**REQUIRED WORK:** What you produce should be the lines from the line containing "WikiProjekt Hamburgische Bürgerschaft" through the last line below, both ends included, reproduced exactly and without pictures.

──────

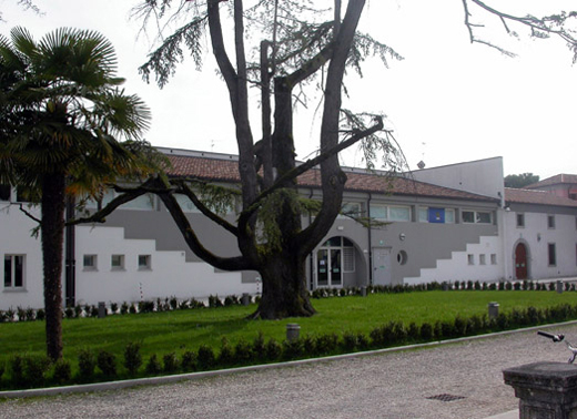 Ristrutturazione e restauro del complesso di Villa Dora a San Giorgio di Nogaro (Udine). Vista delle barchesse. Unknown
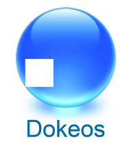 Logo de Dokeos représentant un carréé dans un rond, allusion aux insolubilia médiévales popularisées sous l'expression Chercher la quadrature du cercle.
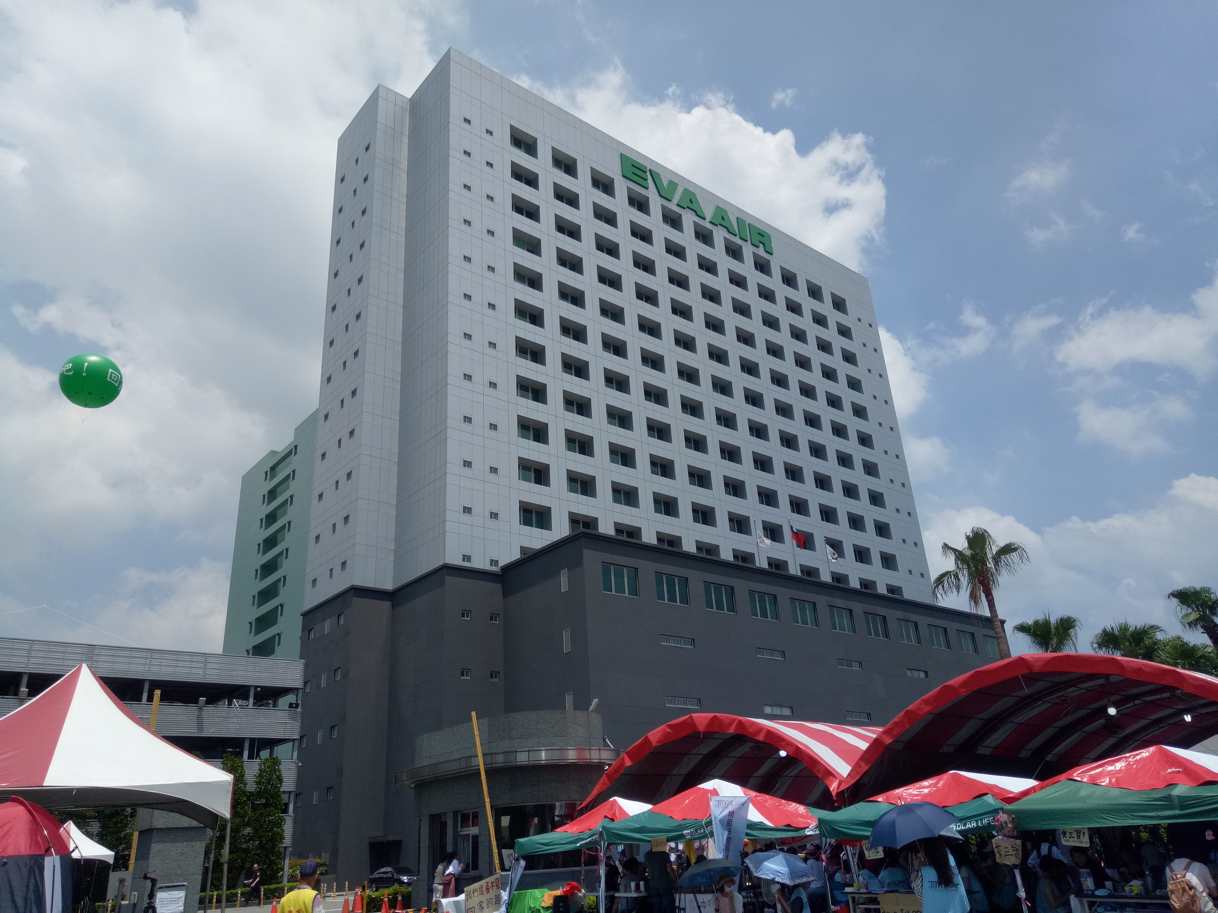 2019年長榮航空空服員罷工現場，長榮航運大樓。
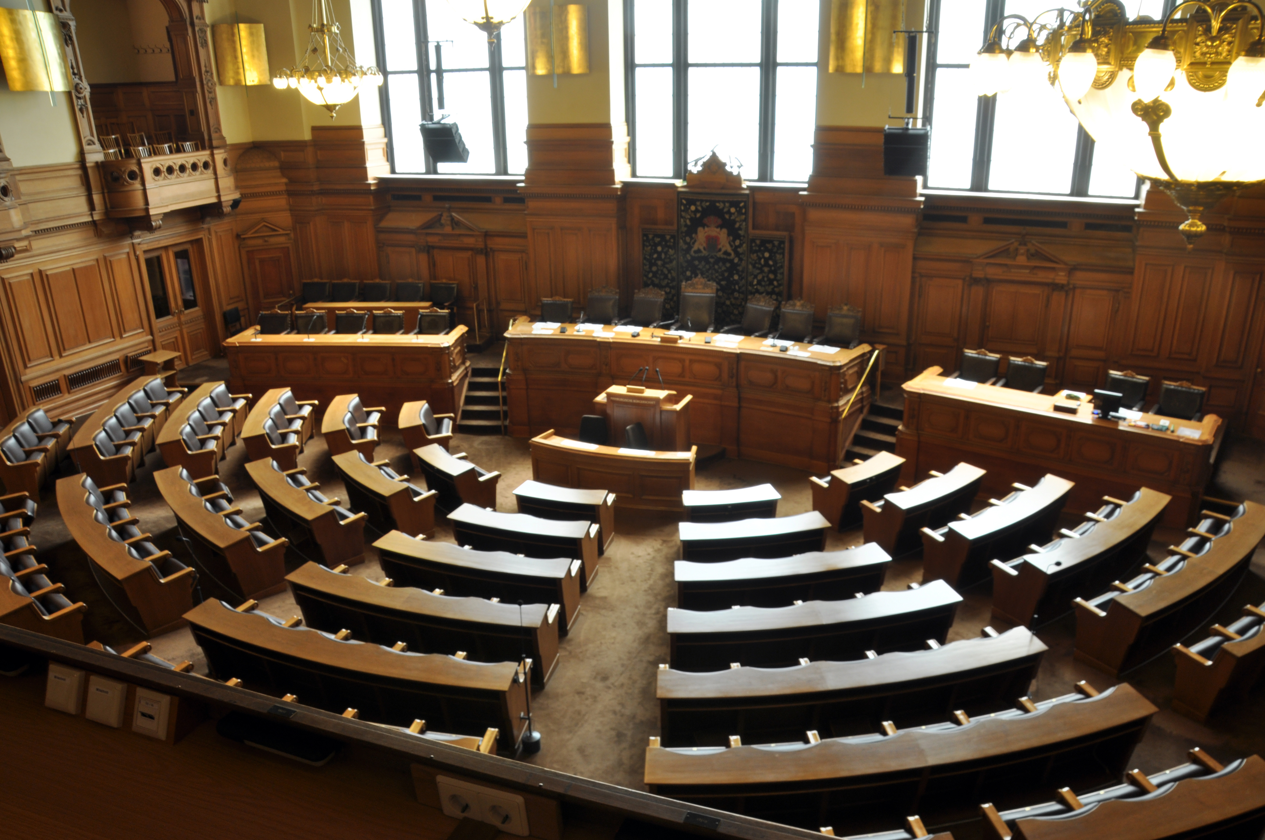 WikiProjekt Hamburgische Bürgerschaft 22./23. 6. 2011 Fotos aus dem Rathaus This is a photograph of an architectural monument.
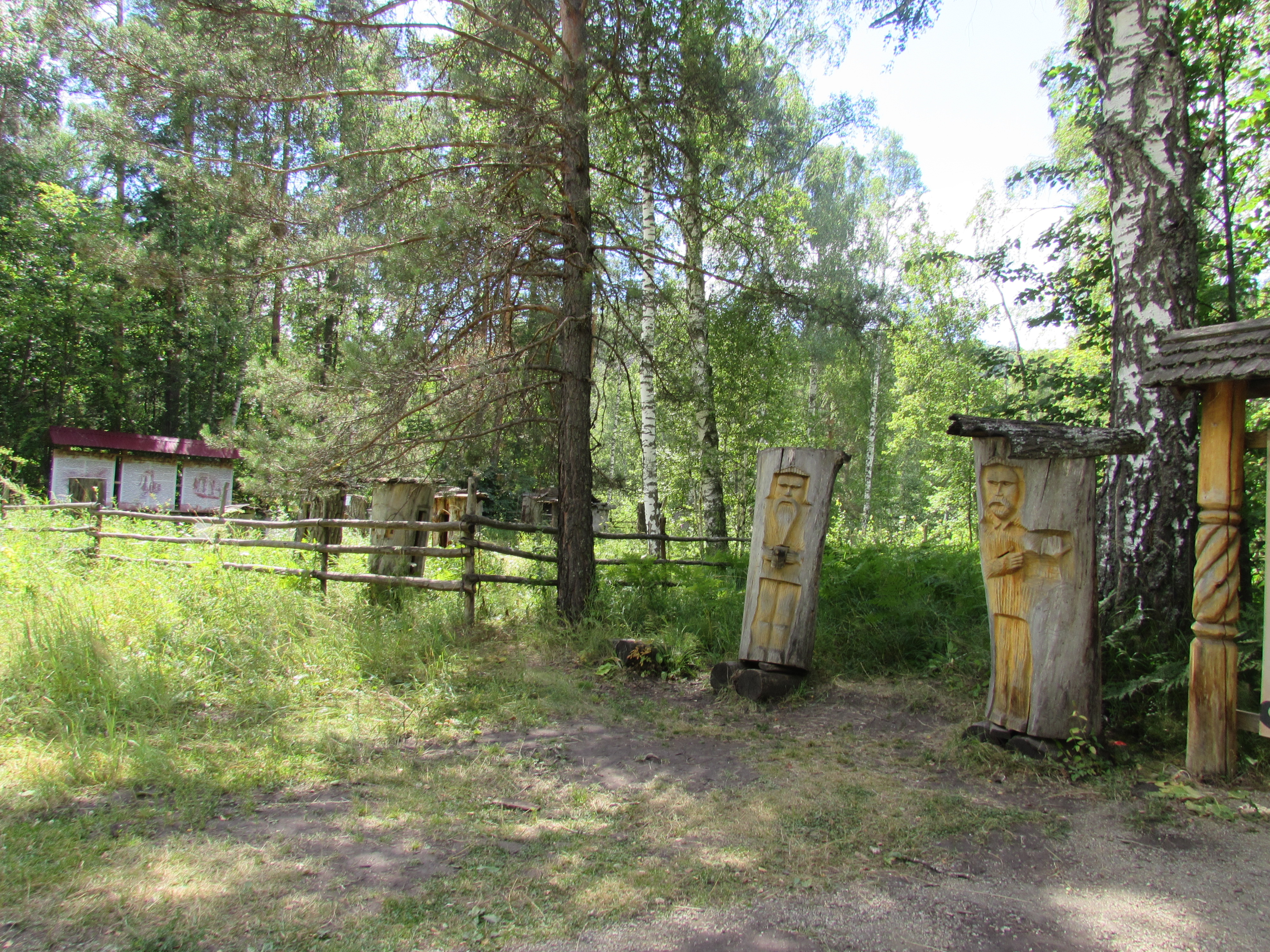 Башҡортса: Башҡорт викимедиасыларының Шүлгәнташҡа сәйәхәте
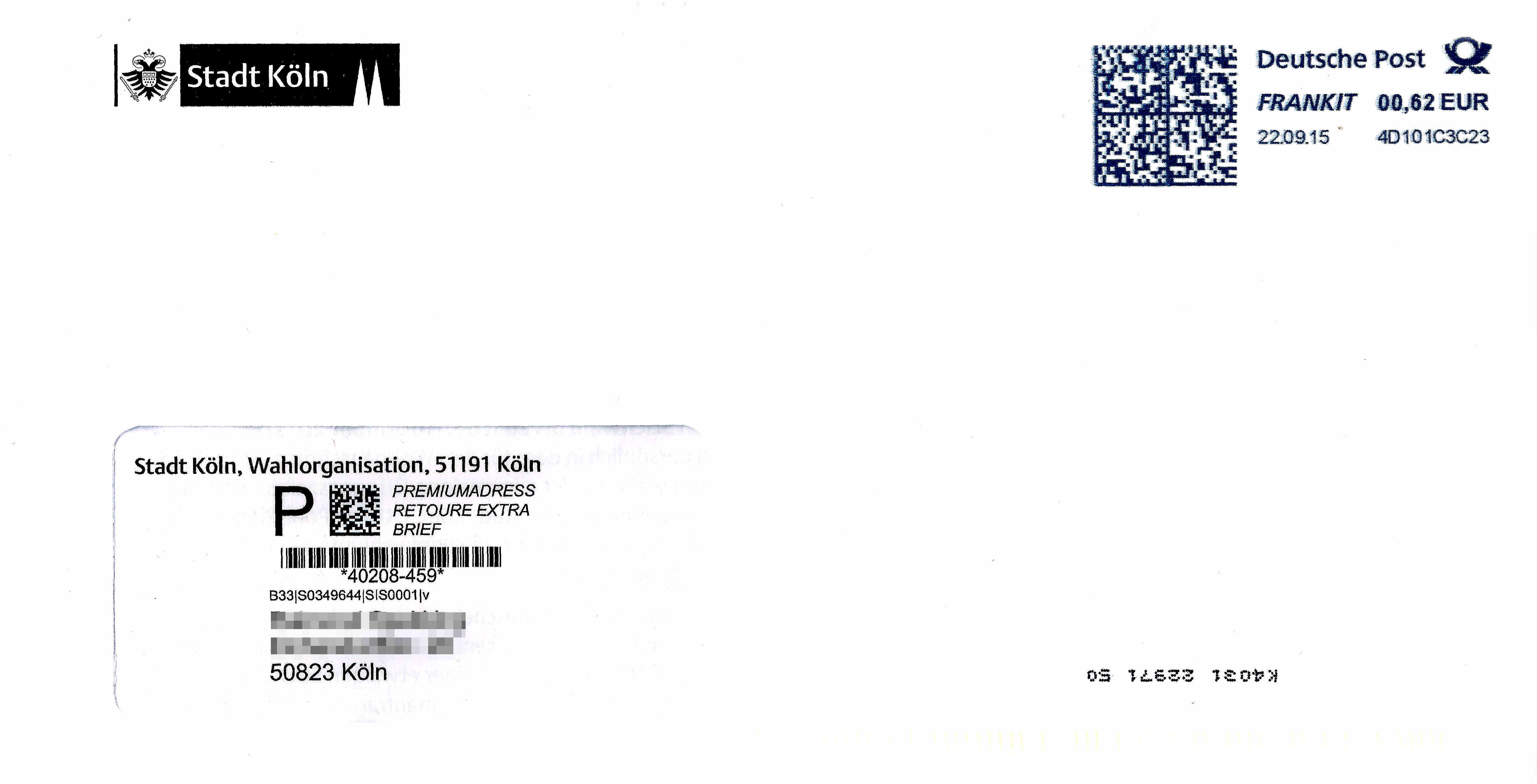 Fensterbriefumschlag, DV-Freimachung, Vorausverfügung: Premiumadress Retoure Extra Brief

──────

**SOLUTION:**
 WikiProjekt Hamburgische Bürgerschaft 22./23. 6. 2011 Fotos aus dem Rathaus This is a photograph of an architectural monument.
 Башҡортса: Башҡорт викимедиасыларының Шүлгәнташҡа сәйәхәте
 Fensterbriefumschlag, DV-Freimachung, Vorausverfügung: Premiumadress Retoure Extra Brief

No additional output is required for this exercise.